DESCRIPTION OF THE TASK:
From the records below, extract only the lines running from the line with "ГРЭС 'Красный Октябрь'" to the line with "Neuturm, Worms. Detail", both lines included, reproducing them exactly.

EXTRACTED MATERIAL:
[Start of Attachment]

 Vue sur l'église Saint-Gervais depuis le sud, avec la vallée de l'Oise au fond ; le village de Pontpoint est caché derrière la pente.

[End of Attachment]
[Start of Attachment]

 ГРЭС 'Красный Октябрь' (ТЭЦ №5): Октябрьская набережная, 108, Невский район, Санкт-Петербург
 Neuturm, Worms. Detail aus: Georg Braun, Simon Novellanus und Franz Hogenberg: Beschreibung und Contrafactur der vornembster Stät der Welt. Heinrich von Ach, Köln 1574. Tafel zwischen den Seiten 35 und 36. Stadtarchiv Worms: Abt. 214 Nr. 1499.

[End of Attachment]

ANSWER TO THE PROBLEM:
 ГРЭС 'Красный Октябрь' (ТЭЦ №5): Октябрьская набережная, 108, Невский район, Санкт-Петербург
 Neuturm, Worms. Detail aus: Georg Braun, Simon Novellanus und Franz Hogenberg: Beschreibung und Contrafactur der vornembster Stät der Welt. Heinrich von Ach, Köln 1574. Tafel zwischen den Seiten 35 und 36. Stadtarchiv Worms: Abt. 214 Nr. 1499.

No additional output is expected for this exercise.